Basic combinatorics question 
*

*In a tennis tournament there are $2n$ participants. In the first round of the tournament,
each player plays exactly once, so there are $n$ games. Show that the pairings for the first
round can be arranged in exactly $(2n -1)!/2n^{n-1}(n-1)!$ ways.
I wondering if anyone could come up sith an elegant way, rather than a complicated argument with a lot of manipulation.

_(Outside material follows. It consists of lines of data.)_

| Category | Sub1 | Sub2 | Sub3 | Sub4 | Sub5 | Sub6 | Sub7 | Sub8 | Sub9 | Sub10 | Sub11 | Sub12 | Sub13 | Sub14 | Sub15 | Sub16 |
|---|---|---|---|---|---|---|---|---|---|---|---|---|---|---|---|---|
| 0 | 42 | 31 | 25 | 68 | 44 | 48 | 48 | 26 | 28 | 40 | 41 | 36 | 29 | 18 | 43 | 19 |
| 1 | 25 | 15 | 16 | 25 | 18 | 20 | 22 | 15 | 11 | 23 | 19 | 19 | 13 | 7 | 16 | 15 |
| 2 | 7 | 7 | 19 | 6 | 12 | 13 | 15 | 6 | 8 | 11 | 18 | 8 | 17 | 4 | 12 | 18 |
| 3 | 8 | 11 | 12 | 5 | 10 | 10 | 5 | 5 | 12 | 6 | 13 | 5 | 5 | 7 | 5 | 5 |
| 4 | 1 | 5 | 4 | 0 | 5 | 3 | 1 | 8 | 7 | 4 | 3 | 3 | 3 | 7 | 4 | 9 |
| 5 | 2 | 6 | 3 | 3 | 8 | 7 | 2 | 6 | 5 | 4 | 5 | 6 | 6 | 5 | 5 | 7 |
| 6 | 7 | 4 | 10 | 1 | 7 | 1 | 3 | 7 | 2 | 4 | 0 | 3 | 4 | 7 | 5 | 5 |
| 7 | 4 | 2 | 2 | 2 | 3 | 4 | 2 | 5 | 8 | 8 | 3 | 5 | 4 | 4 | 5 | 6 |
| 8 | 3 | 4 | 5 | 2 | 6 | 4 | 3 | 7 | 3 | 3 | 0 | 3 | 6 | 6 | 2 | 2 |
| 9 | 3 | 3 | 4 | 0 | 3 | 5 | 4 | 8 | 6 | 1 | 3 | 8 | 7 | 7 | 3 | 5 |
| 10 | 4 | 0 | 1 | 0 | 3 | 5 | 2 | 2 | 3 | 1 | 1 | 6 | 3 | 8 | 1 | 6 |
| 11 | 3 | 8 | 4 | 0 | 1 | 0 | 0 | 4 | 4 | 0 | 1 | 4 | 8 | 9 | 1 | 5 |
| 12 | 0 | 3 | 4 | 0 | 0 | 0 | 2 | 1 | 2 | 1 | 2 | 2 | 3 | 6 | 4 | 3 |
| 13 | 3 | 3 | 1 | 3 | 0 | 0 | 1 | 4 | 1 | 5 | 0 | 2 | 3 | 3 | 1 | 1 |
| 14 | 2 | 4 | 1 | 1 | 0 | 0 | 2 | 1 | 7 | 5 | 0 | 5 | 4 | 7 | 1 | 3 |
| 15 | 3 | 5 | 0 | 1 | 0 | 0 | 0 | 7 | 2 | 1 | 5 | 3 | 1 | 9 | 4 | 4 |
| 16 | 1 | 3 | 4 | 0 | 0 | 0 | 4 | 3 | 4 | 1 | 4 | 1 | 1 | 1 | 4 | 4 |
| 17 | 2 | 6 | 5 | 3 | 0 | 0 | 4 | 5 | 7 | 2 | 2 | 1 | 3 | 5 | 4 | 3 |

I'm 15, so I would appreciate if anyone could help me. Thanks.

 A: Answer:
The first pair could be chosen in ${2n\choose2}$.  Having chosen the first pair, the second pair could be chosen in ${2n-2\choose2}$.  Keeps going until you chose ${2\choose2}$ for the nth pair.  Thus the number of ways you could have pairings is ${2n\choose2}.{2n-2\choose2}.\cdots{2\choose2}$.  This you divide by n! ways to get the total number of ways 2n players could be chosen to play n games to eliminate ordering. Thus the answer after you breakdown each is
$$\dfrac{(2n)!}{2^n. n!}$$
This you could further complicate (just joking) to your answer by splitting the factorials such as below:
$$ \dfrac {2n.(2n-1)!}{2.2^{n-1}.n.(n-1)!}$$ giving your answer
$$ \dfrac {(2n-1)!}{2^{n-1}(n-1)!}$$
A: Denote with $P(n)$ the number of pairing you are looking for. 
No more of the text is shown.